Claim 1, the claim under examination, reads:

A cell culture comprising primate embryonic stem cells which

(i) are capable of proliferation in vitro culture for over one year,

(ii) maintain a karyotype in which all chromosomes normally characteristic of the primate species are present and are not noticeably altered through culture for over one year,

(iii) maintain the potential to differentiate to derivatives of endoderm, mesoderm, and ectoderm tissues throughout the culture, and

(iv) are prevented from differentiating when cultured on a fibroblast feeder layer.

Rule 28 of the European Patent Convention (EPC) prohibits the granting of a patent relating to: (a) processes for cloning human beings; (b) processes for modifying the germ line genetic identity of human beings; (c) uses of human embryos for industrial or commercial purposes; and (d) processes for modifying the genetic identity of animals which are likely to cause them suffering without any substantial medical benefit to man or animal, and also animals resulting from such processes.

Here, the patent claim requires the destruction of human embryos.
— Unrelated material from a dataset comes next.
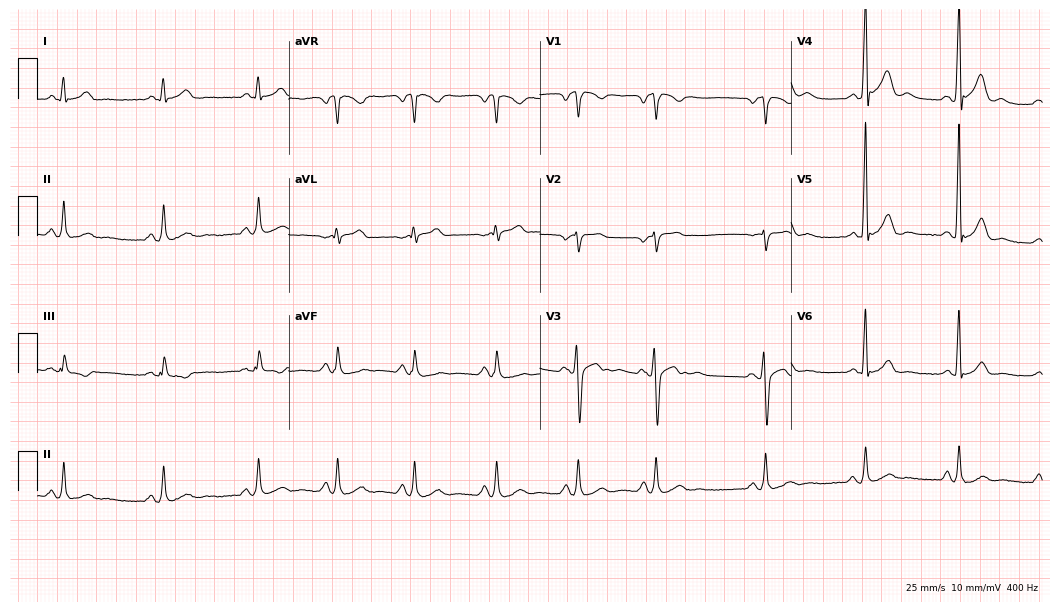
Electrocardiogram, a 46-year-old man. Overall reading on record: normal ECG.
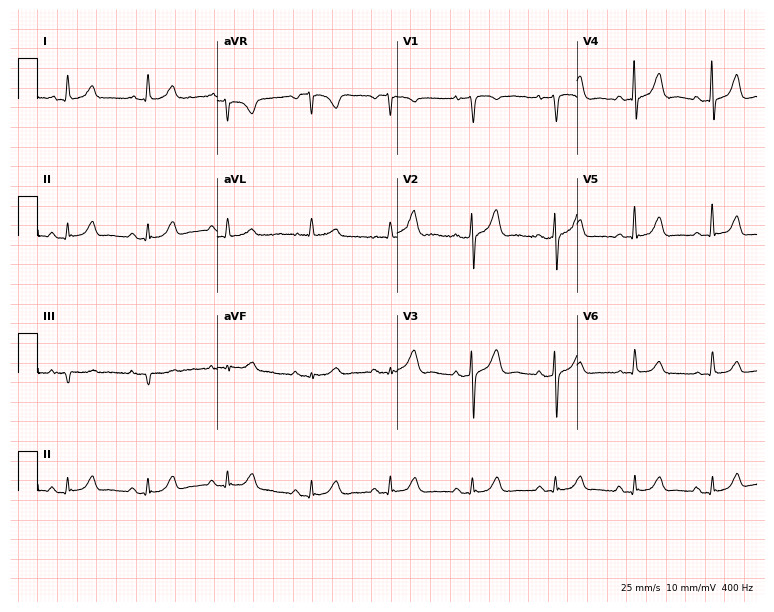
Resting 12-lead electrocardiogram (7.3-second recording at 400 Hz). Patient: a 70-year-old woman. Read as a normal ECG.

The EPC held that the use of human embryos for industrial or commercial purposes are excluded from patentability, while inventions for therapeutic or diagnostic purposes applied to the human embryo and useful to it is patentable.

Although the claim was not allowed, the EPC stated that this ruling does not relate to the patentability in general of inventions relating to human stem cells or human stem cells cultures. Instead this decisions holds unpatentable inventions concerning products (here: human stem cell cultures) which can only be obtained by destroying human embryos.

This decision is in direct contrast to American patent law which would likely allow such patent claims.